• _How to complete this task_: Shown below are entries with pictures; the line with "Une huître Hyotissa" through the line with "Plantação de Arroz" is the span to retype exactly, and the pictures stay out.

• _Supplied material_:

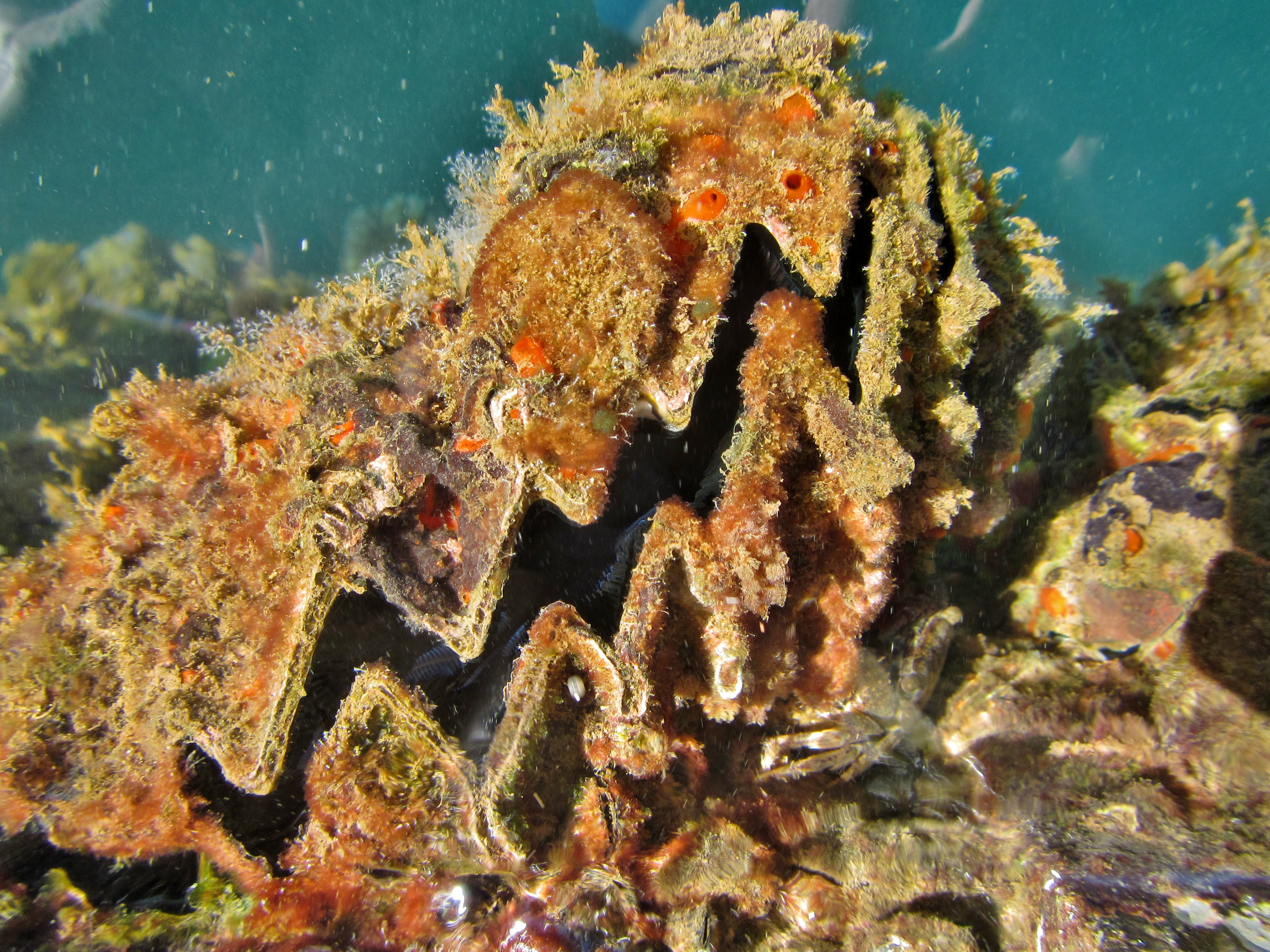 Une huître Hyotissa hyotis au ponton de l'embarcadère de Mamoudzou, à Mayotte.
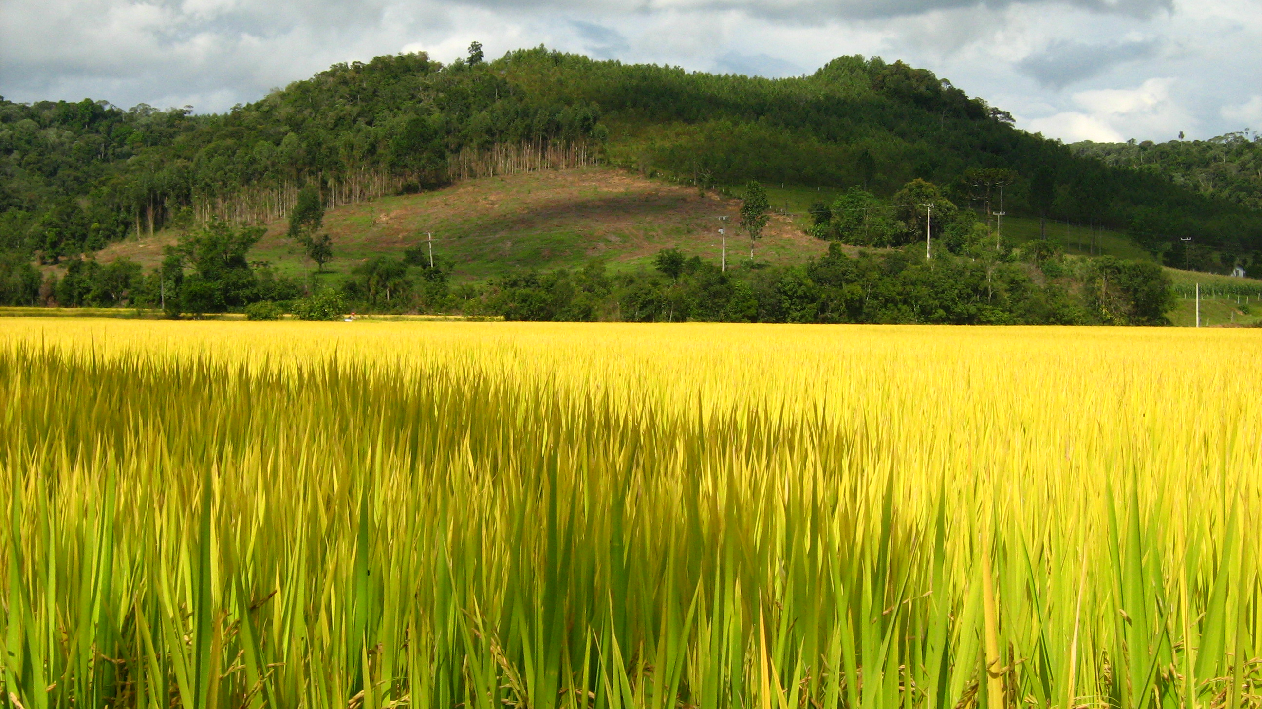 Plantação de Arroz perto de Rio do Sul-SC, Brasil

==

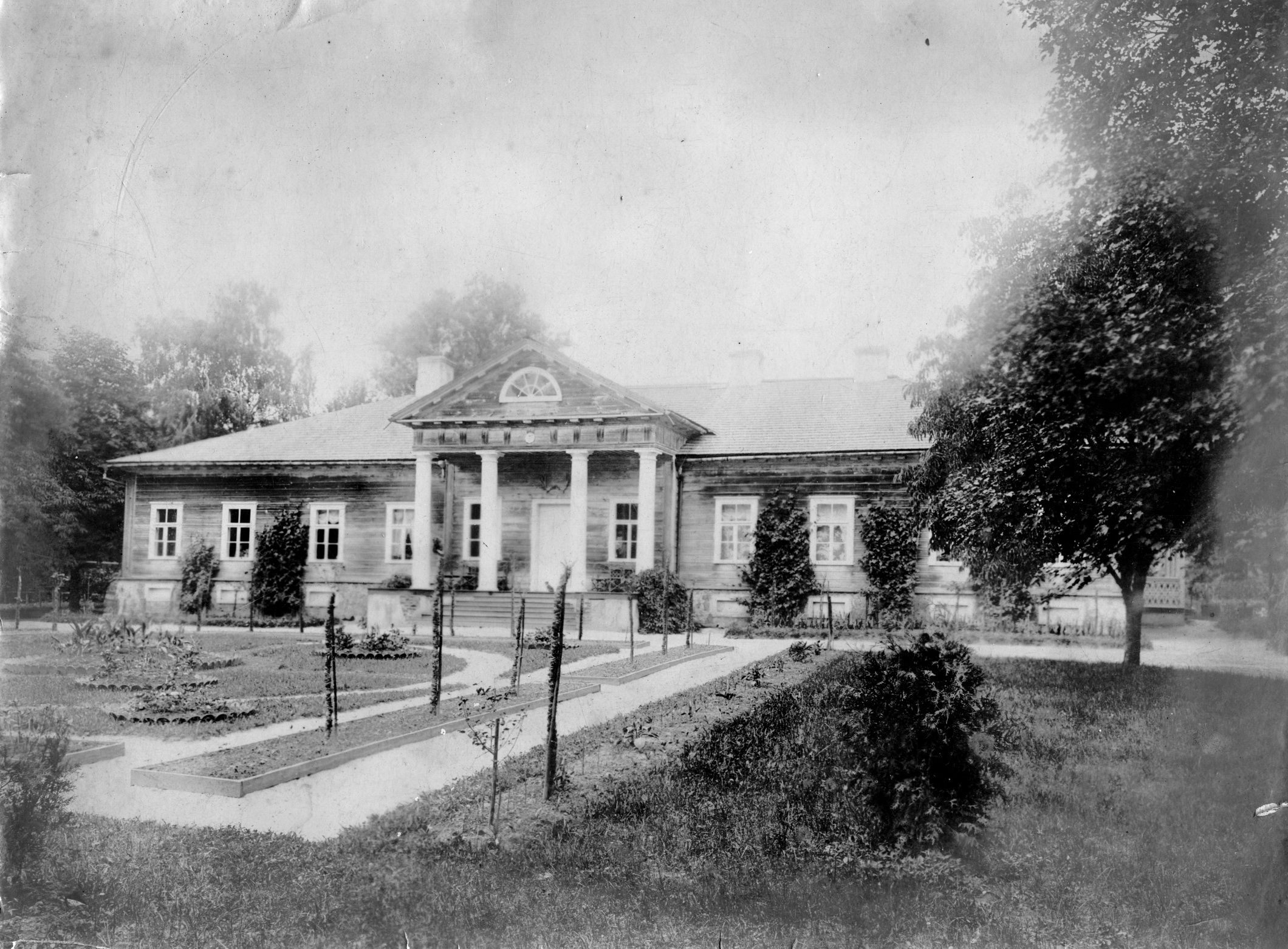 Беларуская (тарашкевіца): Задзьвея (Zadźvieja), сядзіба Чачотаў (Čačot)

• _Written solution_:
 Une huître Hyotissa hyotis au ponton de l'embarcadère de Mamoudzou, à Mayotte.
 Plantação de Arroz perto de Rio do Sul-SC, Brasil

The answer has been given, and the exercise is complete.